What did God intend us to understand from the words He used?
by Russell Grigg
Were the days of Creation Week of 24 hours duration or were they long periods of
time? This article will discuss the Hebrew ‘time’ words which the author had available
to him and what meaning he intended to convey by his choice of the specific words
he used.1
Meaning of yôm
When Moses, under the inspiration of God, compiled the account
of creation in Genesis 1, he used the Hebrew word yôm for ‘day’.
He combined yôm with numbers (‘first day’, ‘second day’, ‘third day’,
etc.) and with the words ‘evening and morning’, and the first time he employed it
he carefully defined the meaning of yôm (used in this way) as being
one night/day cycle (Genesis
1:5).
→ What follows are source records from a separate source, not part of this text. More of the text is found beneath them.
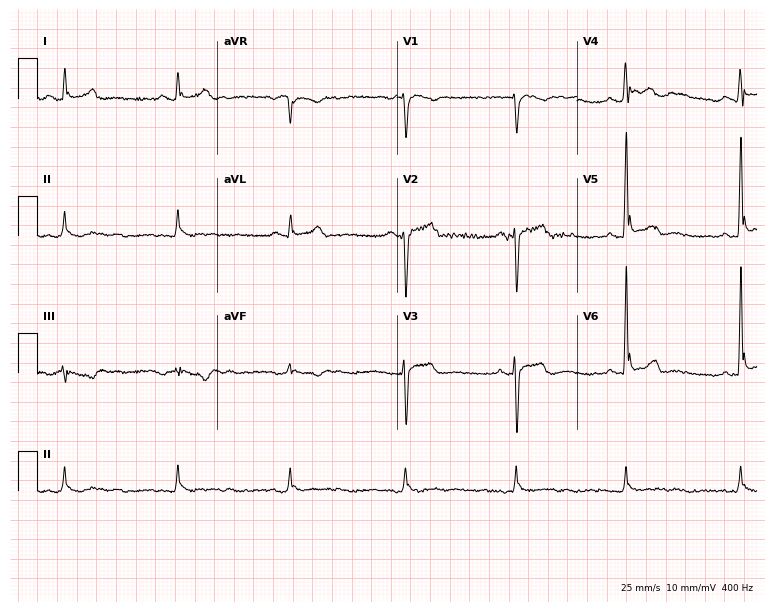
ECG — a male patient, 36 years old. Screened for six findings — first-degree AV block, right bundle branch block (RBBB), left bundle branch block (LBBB), sinus bradycardia, atrial fibrillation (AF), sinus tachycardia — none is recorded.
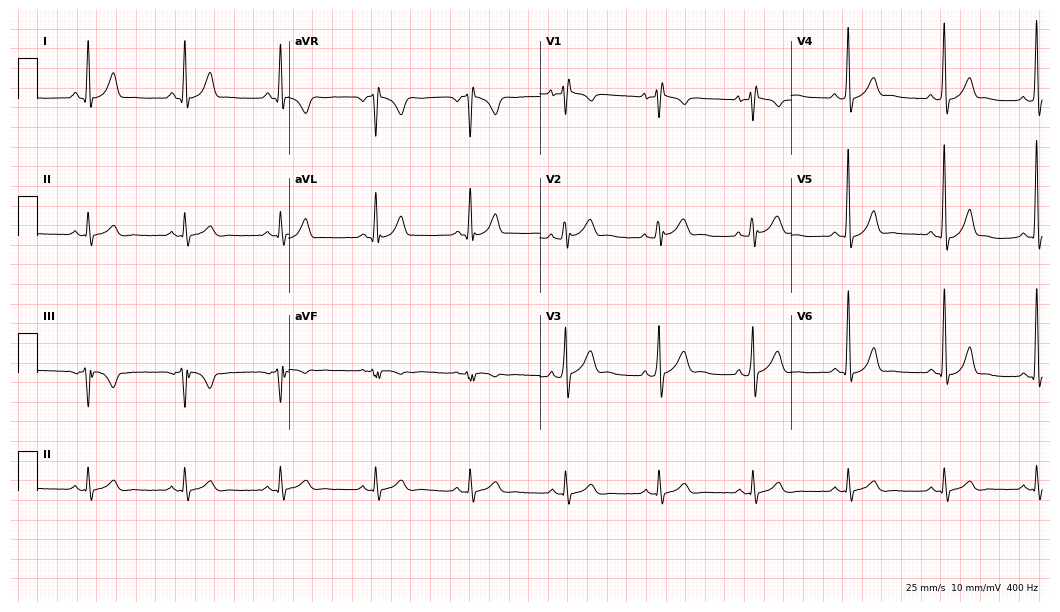
Standard 12-lead ECG recorded from a 39-year-old male patient (10.2-second recording at 400 Hz). None of these six findings is recorded: first-degree AV block, right bundle branch block, left bundle branch block, sinus bradycardia, atrial fibrillation, sinus tachycardia.
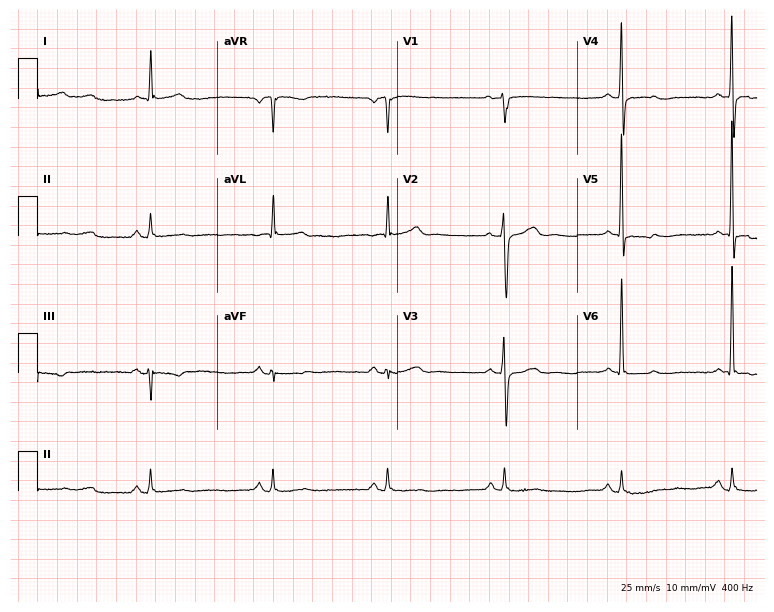
ECG (7.3-second recording at 400 Hz) — a 70-year-old male patient. Screened for six findings — first-degree AV block, right bundle branch block (RBBB), left bundle branch block (LBBB), sinus bradycardia, atrial fibrillation (AF), sinus tachycardia — none is recorded.

Thereafter, throughout the Bible, yôm used in this
way always refers to a normal 24–hour day.2,3 There is thus a prima facie case that,
when God used the word yôm in this way, He intended to convey that
the days of creation were 24 hours long.
Let us now consider what other words God could have used, if He had wanted to convey
a much longer period of time than 24 hours.
Some Hebrew ‘time’ words
There are several Hebrew words which refer to a long period of time.4 These include qedem which is the main one–word
term for ‘ancient’ and is sometimes translated ‘of old’; olam means ‘everlasting’
or ‘eternity’ and is translated ‘perpetual’, ‘of old’ or ‘for ever’; dor
means ‘a revolution of time’ or ‘an age’ and is sometimes translated ‘generations’;
tamid means ‘continually’ or ‘for ever’; ad means ‘unlimited time’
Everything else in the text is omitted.